Constructive Contributions
Maintains consistent emotional support without needing updates after every game
Provides a perspective that is not solely defined by hockey performance
Trusts their child to handle adversity and allows them the dignity of working through it
Stays connected to who their child is as a person, not just as a player
Celebrates process milestones — character development, academic progress,
leadership growth — not just stats
Destructive Patterns to Avoid
Calling or texting coaches, GMs, or athletic directors about their child's situation
Following every game online and treating box scores as a referendum on their child's
value
Pressuring the player to push through injury, fatigue, or mental health struggles
Creating a narrative that the player is being treated unfairly without hearing all sides
Making the player feel guilty about the sacrifices made to support their career
The Player's Full Ownership
At this stage, the player must own their career.

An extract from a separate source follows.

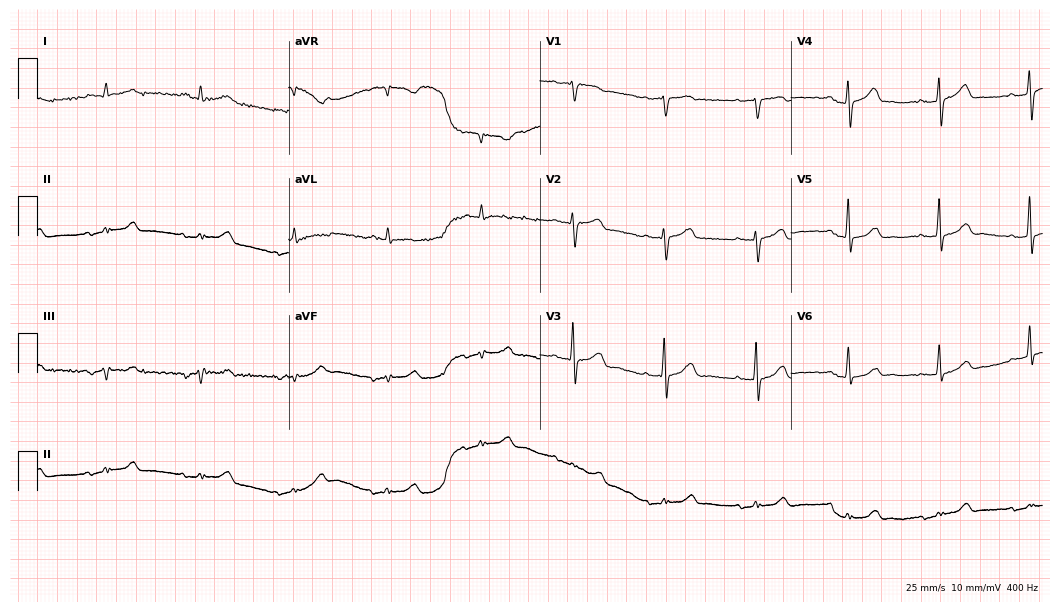
12-lead ECG from a male patient, 81 years old (10.2-second recording at 400 Hz). No first-degree AV block, right bundle branch block, left bundle branch block, sinus bradycardia, atrial fibrillation or sinus tachycardia recorded for this tracing.
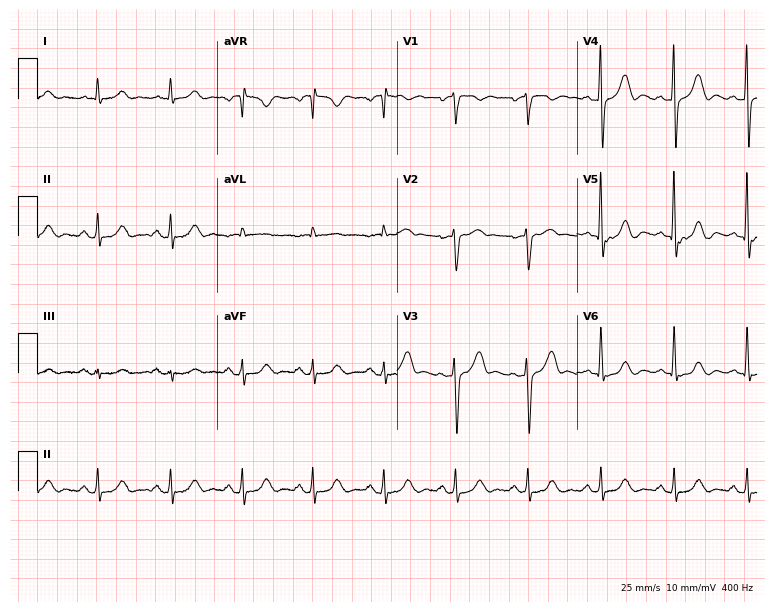
ECG (7.3-second recording at 400 Hz) — a male patient, 67 years old. Screened for six findings — first-degree AV block, right bundle branch block (RBBB), left bundle branch block (LBBB), sinus bradycardia, atrial fibrillation (AF), sinus tachycardia — none is recorded.

They need to build relationships with coaches and teammates, develop their off-ice professionalism, manage their physical and mental health, and have a clear-eyed view of their development. The most important conversations at this
stage happen between the player and the coach — directly, honestly, and regularly.
Best Practice: Monthly one-on-one meetings between player and coach —
fifteen minutes where the player leads with their self-assessment before the
coach responds. This builds self-awareness, communication skills, and trust. It
also makes surprises at contract time much less common.